Fabian Maurer dark.shadow4@web.de writes:
Hello Alexandre,
thanks for your reply.
It's going to need more work
No problem, if you tell me what needs improvement.
it's not clear how you are going to implement the remaining features with
your approach
What features exactly are you referring to?
Multi-language support, Japanese, Korean, multi-char sequences, surrogates, linguistic mappings, etc.
There are a million things that need to be supported for proper sorting. You don't have to implement them all, but it should be clear from your approach that they can be added. Which in practice means you need to at least prototype most of them.
It also looks very inefficient
Why inefficient? We can't just compare character for character, since the sortkey values don't always align like that. But then again, most strings should get the "early exit", which is a lot cheaper.
For instance you do 10 memory allocations before even starting to compare anything. That's clearly not cheap.
I'd suggest to concentrate on the tests first.
Well, the tests should already cover what's necessary.

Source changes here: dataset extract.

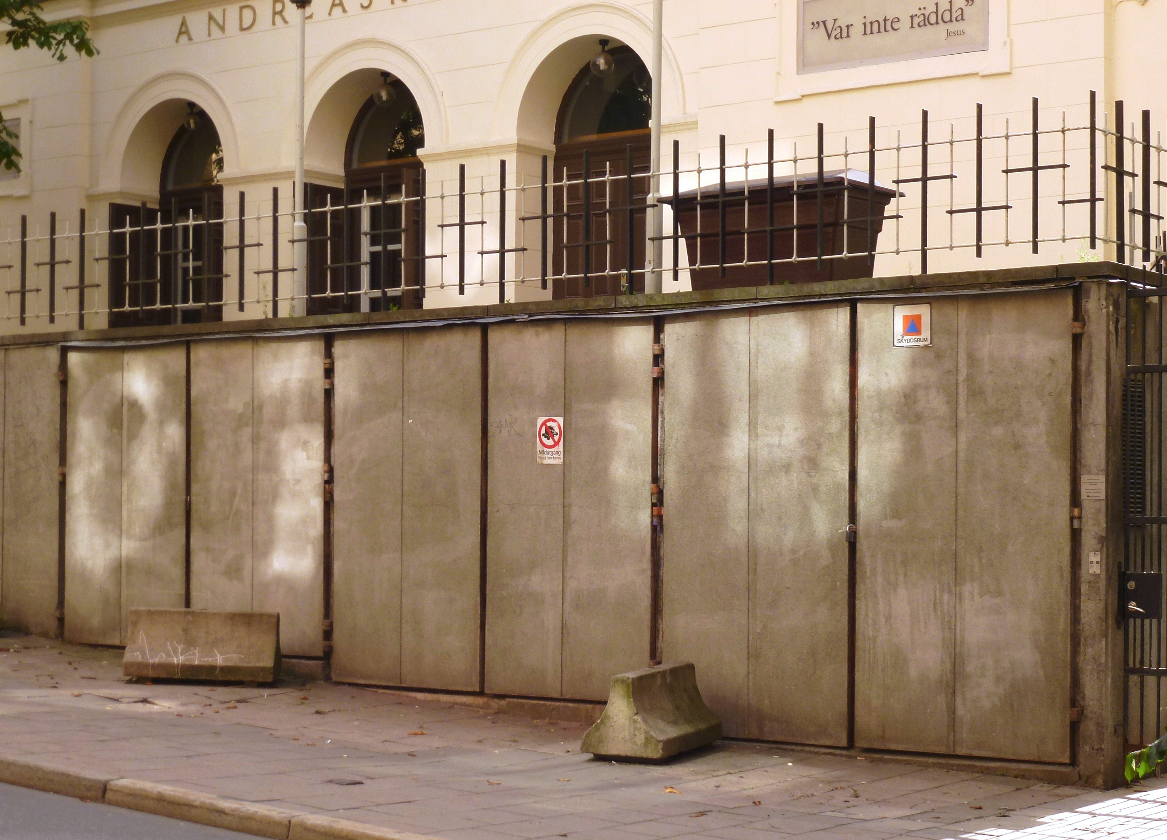 Högbergsgatan, inrymningsväg till Katarina skyddsrum

What do you think is missing?
We only have tests for a very small number of strings, that's clearly not proper coverage. Some way of systematically generating test strings should be considered. Also testing sort keys directly, like you did in the first try (but without depending on the exact values).
Also as already mentioned, you should be working on the latest (Win10)
table, not the one from Win7.
Might have missed that, where was that? As i understood from your last mail, the code needs to test and give the correct results for all windows version, especially win10. But why do we care about which tables are used as long as the results are the same on all windows versions? The table version is only relevant when it comes to differences between windows versions. The Win7 table was easier to handle, so I picked that one.
When there are differences between Windows versions we want to use the latest, since that's the one that will continue to work in the future. In this case it means using the most recent table.
Note that we most likely want to use a Windows-compatible NLS file, like we are now using for codepage or normalization tables. I can work on that part.